◆ Collected material
============
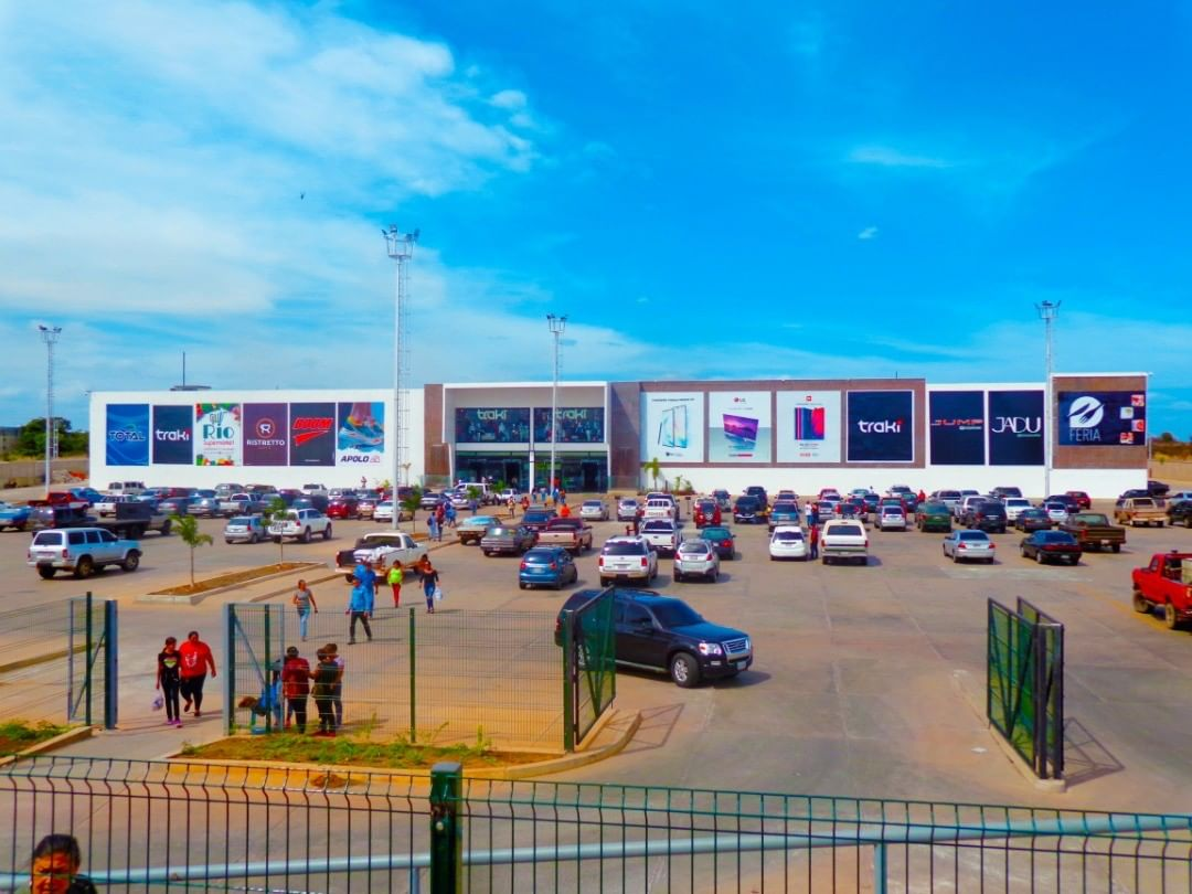 Todavía le falta en construirse, sobre todo la parte de ornato de jardines y locales comerciales.
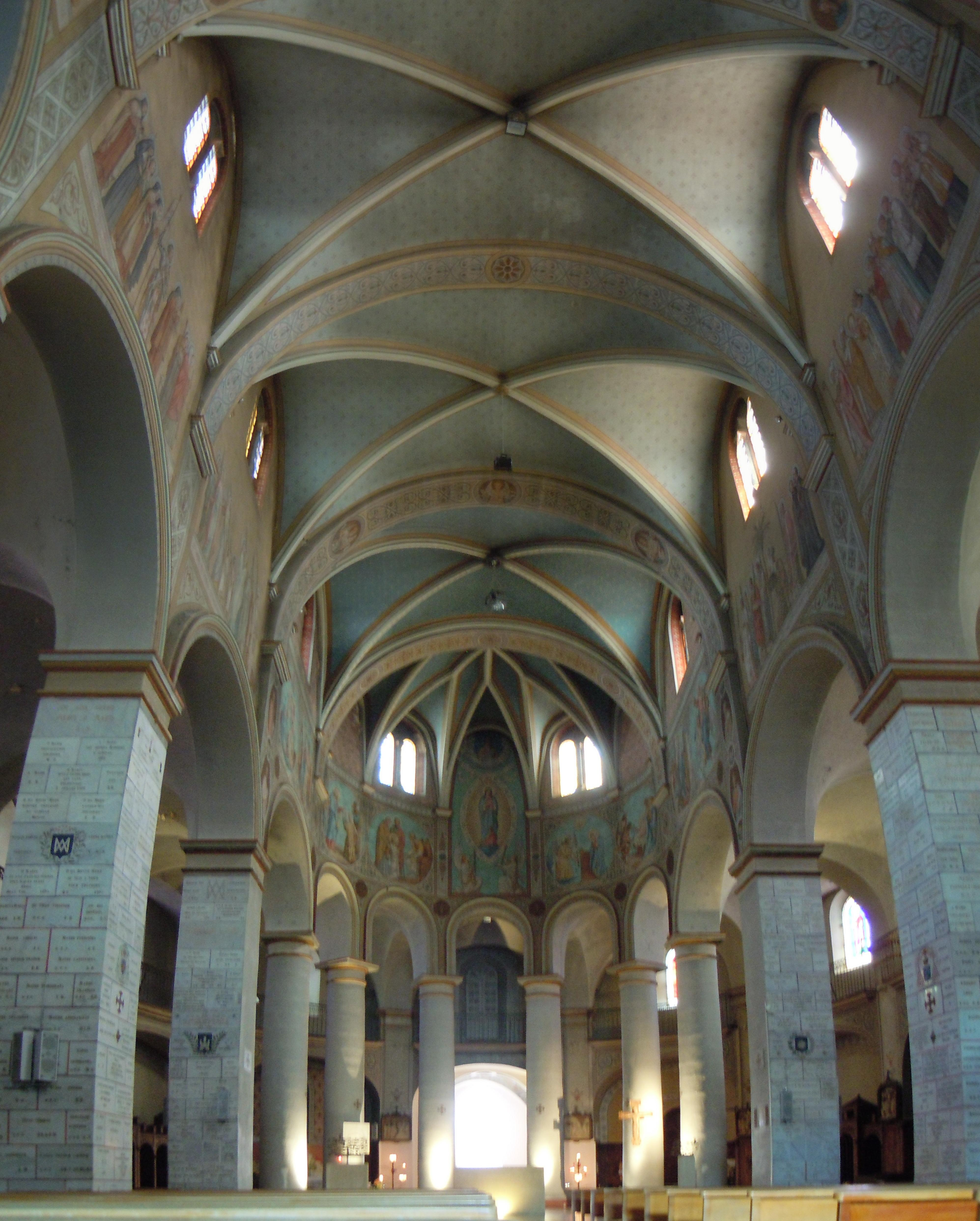 Basilique Notre-Dame de Bon Secours: nef - Lablachère - Ardèche - France
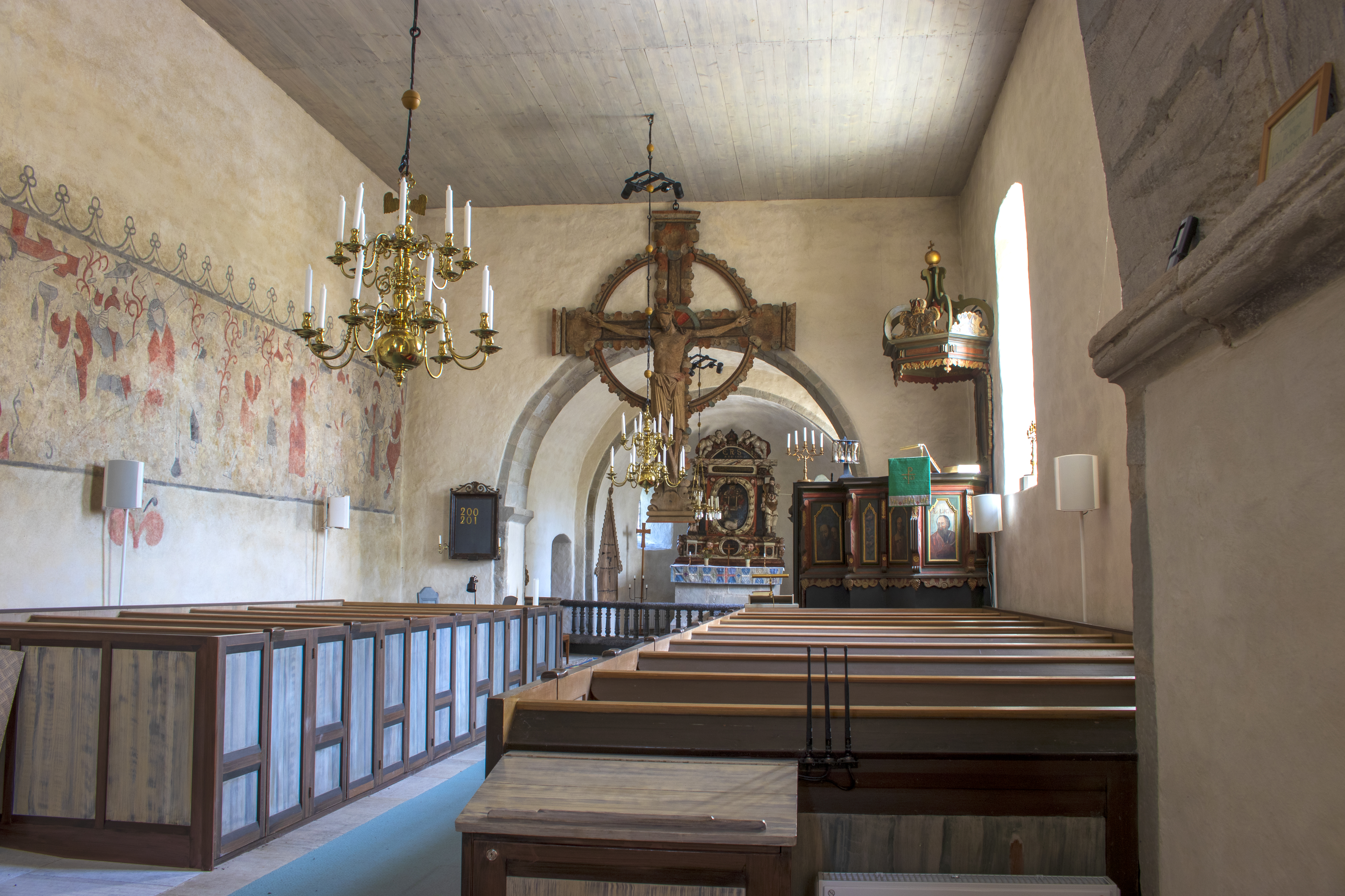 Interior da igrexa de Alva, na illa sueca de Gotland.
============
◆ Prompt
Please copy the data above exactly, omitting the pictures.

◆ Problem solution
 Todavía le falta en construirse, sobre todo la parte de ornato de jardines y locales comerciales.
 Basilique Notre-Dame de Bon Secours: nef - Lablachère - Ardèche - France
 Interior da igrexa de Alva, na illa sueca de Gotland.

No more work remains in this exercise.